King Charles III will not appear on the new Australian banknote: Why has the British monarch been removed?

Australia removes the british monarchy from its banknotes.

The country’s central bank said Thursday it was new 5 dollar bill would feature an indigenous design rather than an image of King Charles III. However, the king is expected to appear on coins currently bearing the late’s image Queen Elizabeth the second.

The $5 bill was Australia’s only remaining banknote that still featured an image of the monarch.

The bank said the decision followed a consultation with the centre-left Labor Party government, which had backed the move. Opponents say the move was politically motivated.

The British monarch remains Australia’s head of state, although this role is largely symbolic these days. Like many former British colonies, Australia is debating the extent to which it should maintain its constitutional ties with Britain.

Australia’s Reserve Bank said the new $5 bill would feature a design that would replace the portrait of the Queen, who died last year. The bank said the move would honor “the culture and history of the first Australians”.

“The other side of the $5 bill will continue to feature the Australian Parliament,” the bank said in a statement.

Queen Elizabeth II will still appear on the coins

Treasurer Jim Chalmers said the change is an opportunity to strike a good balance.

“The monarch will still be on the coins, but the $5 bill will say more about our history and heritage and our country and I see that as a good thing,” he told reporters in Melbourne.

Opposition leader Peter Dutton likened the move to changing the date of the national holiday, Australia Day.

“I know the silent majority disagrees with a lot of the nonsense raised, but we need to hear more from these people online,” he told 2GB Radio.

Dutton said Prime Minister Anthony Albanese was central to the King’s decision not to appear on the note and urged him to “commit to doing so”.

After taking office last year, Albanese began laying the groundwork for an Australian republic by creating a new position of Deputy Secretary of State for the Republic, but holding a referendum to sever constitutional ties with Britain was not a top priority for his government .

The bank plans to consult with indigenous groups on the design of the $5 bill, a process it expects will take several years before the new note is released.

The current $5 will be issued until the new design is released and will remain legal tender after the new note is released.

King Charles III’s face is expected to appear on Australian coins later this year.

One Australian dollar is worth around 71 cents in US currency.
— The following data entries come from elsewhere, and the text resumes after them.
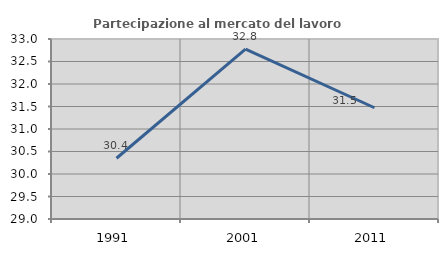
| Category | Partecipazione al mercato del lavoro  femminile |
|---|---|
| 1991.0 | 30.35 |
| 2001.0 | 32.773 |
| 2011.0 | 31.472 |
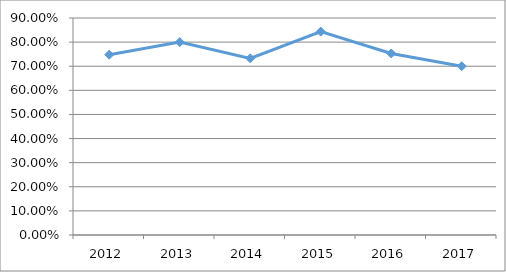
| Category | ELRM-D4O37 |
|---|---|
| 2012.0 | 0.748 |
| 2013.0 | 0.8 |
| 2014.0 | 0.733 |
| 2015.0 | 0.844 |
| 2016.0 | 0.753 |
| 2017.0 | 0.7 |

With the release of the 50 pence coin in December, the UK currency began its transition to the new monarch. The obverse of the coin features Charles, while the reverse commemorates his mother.

There were 208 million $5 notes worth AU$1.04 billion ($734 million) in circulation this week, according to the Reserve Bank of Australia.
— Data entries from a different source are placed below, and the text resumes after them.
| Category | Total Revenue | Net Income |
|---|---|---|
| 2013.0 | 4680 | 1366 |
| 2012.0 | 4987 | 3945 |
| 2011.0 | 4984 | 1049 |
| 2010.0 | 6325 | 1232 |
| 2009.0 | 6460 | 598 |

Australia’s smallest denomination accounts for 10% of the more than 2 billion Australian banknotes in circulation.

Albanese’s centre-left Labor Party wants Australia to become a republic with an Australian citizen as head of state instead of the British monarch.

After Labor won the general election in May last year, the Albanian appointed Matt Thistlethwaite as Deputy Minister for the Republic. Thistlethwaite said in June it would not change during the Queen’s lifetime.
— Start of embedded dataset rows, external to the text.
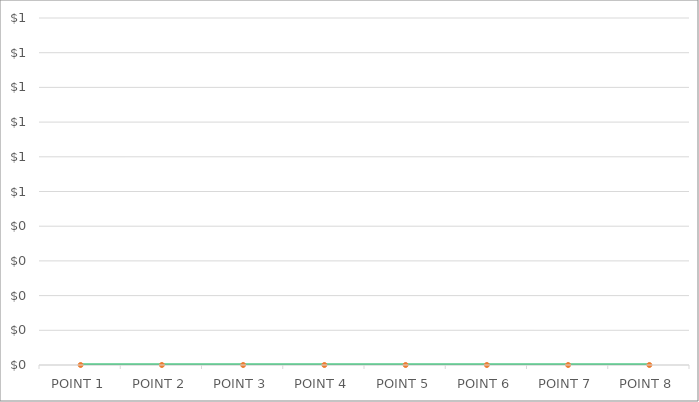
| Category | Series 1 |
|---|---|
| POINT 1 | 0 |
| POINT 2 | 0 |
| POINT 3 | 0 |
| POINT 4 | 0 |
| POINT 5 | 0 |
| POINT 6 | 0 |
| POINT 7 | 0 |
| POINT 8 | 0 |

Australians voted to retain the British monarch as Australia’s head of state in a 1999 referendum proposed by a Labor government.

By the time the Queen died, the government had already pledged to hold a referendum later this year to recognize tribal people in the constitution. The government has dismissed the addition of a republic issue to this referendum as an unwanted distraction from its indigenous priority.

At one time, Queen Elizabeth II appeared in at least 33 different currencies, more than any other monarch, an achievement noted by Guinness World Records.